Return each record unchanged and drop the images.
----------
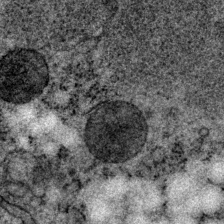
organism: P. pacificus
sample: Pharynx
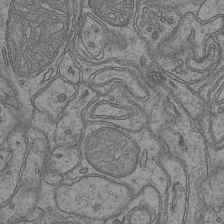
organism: Mouse
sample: CA1 Hippocampus
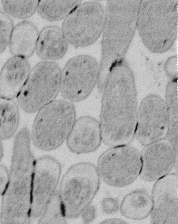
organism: E. coli
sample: Bacterial nucleoid
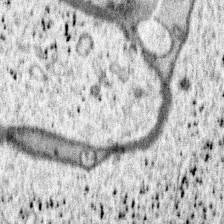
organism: Human
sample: HeLa cells
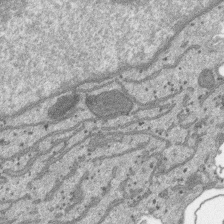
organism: Human
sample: Lung epithelial cells infected with SARS-CoV-2
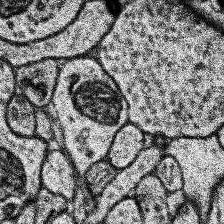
----------
◆ Response for this exercise ◆
organism: P. pacificus
sample: Pharynx
organism: Mouse
sample: CA1 Hippocampus
organism: E. coli
sample: Bacterial nucleoid
organism: Human
sample: HeLa cells
organism: Human
sample: Lung epithelial cells infected with SARS-CoV-2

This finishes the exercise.